One other advantage of this approach is that it takes into consideration the flexibleness of protein structures, which might be “wiggly” and tackle barely different shapes when interacting with a drug molecule.
High affinity
To make their model less more likely to be fooled by decoy drug molecules, the researchers also incorporated a training stage based on the concept of contrastive learning. Under this approach, the researchers give the model examples of “real” drugs and imposters and teach it to differentiate between them.
The researchers then tested their model by screening a library of about 4,700 candidate drug molecules for his or her ability to bind to a set of 51 enzymes often called protein kinases.
From the highest hits, the researchers selected 19 drug-protein pairs to check experimentally. The experiments revealed that of the 19 hits, 12 had strong binding affinity (within the nanomolar range), whereas nearly all of the various other possible drug-protein pairs would haven’t any affinity. 4 of those pairs sure with extremely high, sub-nanomolar affinity (so strong that a tiny drug concentration, on the order of parts per billion, will inhibit the protein).
While the researchers focused mainly on screening small-molecule drugs on this study, they are actually working on applying this approach to other forms of drugs, akin to therapeutic antibodies. This type of modeling could also prove useful for running toxicity screens of potential drug compounds, to be sure they don’t have any unwanted negative effects before testing them in animal models.
“A part of the explanation why drug discovery is so expensive is since it has high failure rates. If we are able to reduce those failure rates by saying upfront that this drug just isn’t more likely to work out, that might go a good distance in lowering the fee of drug discovery,” Singh says.

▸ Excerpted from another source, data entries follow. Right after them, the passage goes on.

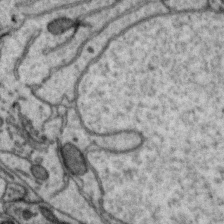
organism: Zebra finch
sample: Brain
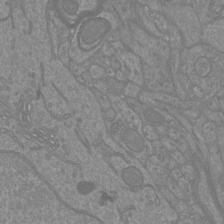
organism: Mouse
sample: Cortical neurons
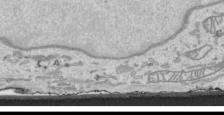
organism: Human
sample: Mitochondria in HCT116 cells
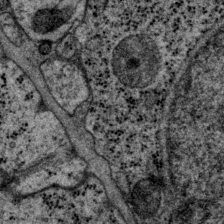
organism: P. pacificus
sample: Pharynx
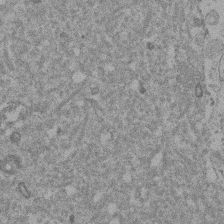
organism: Mouse
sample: Dividing mouse embryo 1 cell stage
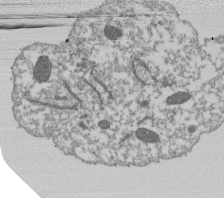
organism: Dictyostelium discoideum
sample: Dictyostelium multivesicular bodies
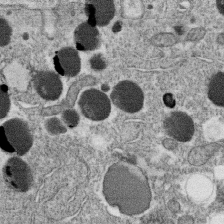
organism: C. elegans
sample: C. elegans oocyte; sperm cells
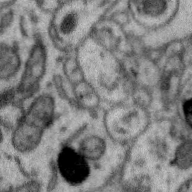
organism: Zebra finch
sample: Brain
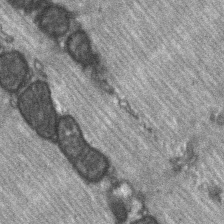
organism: C57BL Mouse
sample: Soleus
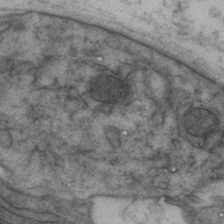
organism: Zebrafish
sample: Zebrafish embryo
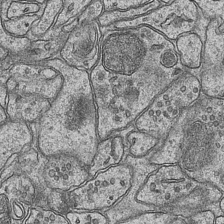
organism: Mouse
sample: CA1 Hippocampus
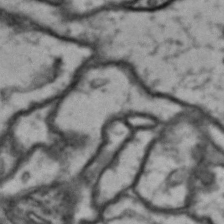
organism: Drosophila
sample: Brain
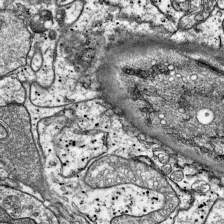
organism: Mouse
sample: Visual Cortex
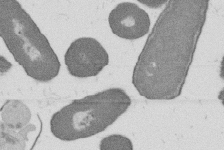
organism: B. subtilis
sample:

This latest approach “represents a major breakthrough in drug-target interaction prediction and opens up additional opportunities for future research to further enhance its capabilities,” says Eytan Ruppin, chief of the Cancer Data Science Laboratory on the National Cancer Institute, who was not involved within the study. “For instance, incorporating structural information into the latent space or exploring molecular generation methods for generating decoys could further improve predictions.”
The research was funded by the National Institutes of Health, the National Science Foundation, and the Phillip and Susan Ragon Foundation.